[Exercise]: Copy the entries below word for word, minus the pictures.

[Dataset records]:
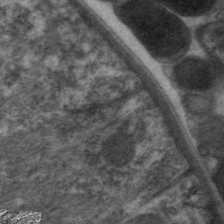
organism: C. elegans
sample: Pharynx
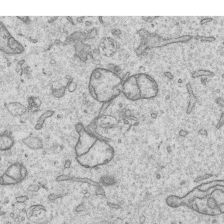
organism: Human
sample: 1205lu cells
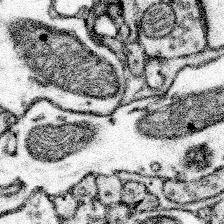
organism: Mouse
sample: Somatosensory cortex neuropil
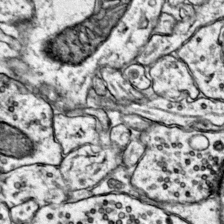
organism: Mouse
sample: Primary visual cortex
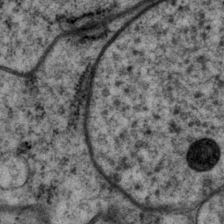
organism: P. pacificus
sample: Pharynx
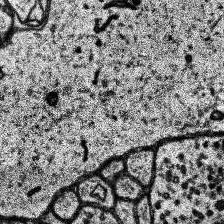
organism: Human
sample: Temporal Lobe
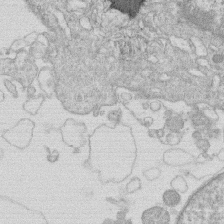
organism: Human
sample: Macrophage cells
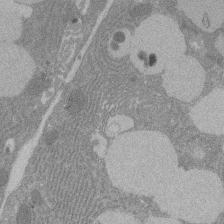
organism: Rat
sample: Salivary granule
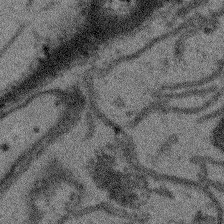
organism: Arabidopsis thaliana
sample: Root tip
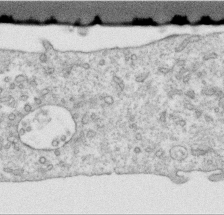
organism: Human
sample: Centriole in RPE cells
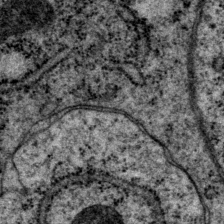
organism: P. pacificus
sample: Pharynx
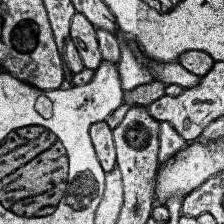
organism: Human
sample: Temporal Lobe
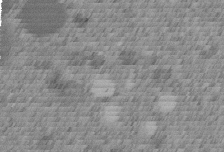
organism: C. elegans
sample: C. elegans embryo early stage
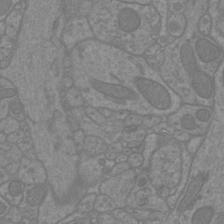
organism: Mouse
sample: Cortical neurons
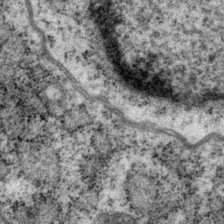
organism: P. pacificus
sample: Pharynx
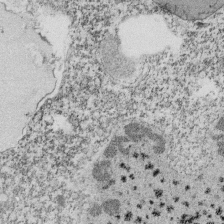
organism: Tetrahymena
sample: Cilia in tetrahymena
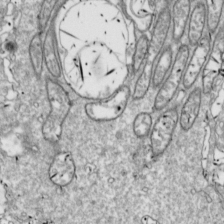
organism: Drosophila
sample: Cell division; meiosis; drosophila spermatocytes
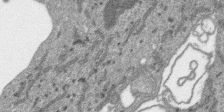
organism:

[Result of the task]:
organism: C. elegans
sample: Pharynx
organism: Human
sample: 1205lu cells
organism: Mouse
sample: Somatosensory cortex neuropil
organism: Mouse
sample: Primary visual cortex
organism: P. pacificus
sample: Pharynx
organism: Human
sample: Temporal Lobe
organism: Human
sample: Macrophage cells
organism: Rat
sample: Salivary granule
organism: Arabidopsis thaliana
sample: Root tip
organism: Human
sample: Centriole in RPE cells
organism: P. pacificus
sample: Pharynx
organism: Human
sample: Temporal Lobe
organism: C. elegans
sample: C. elegans embryo early stage
organism: Mouse
sample: Cortical neurons
organism: P. pacificus
sample: Pharynx
organism: Tetrahymena
sample: Cilia in tetrahymena
organism: Drosophila
sample: Cell division; meiosis; drosophila spermatocytes
organism:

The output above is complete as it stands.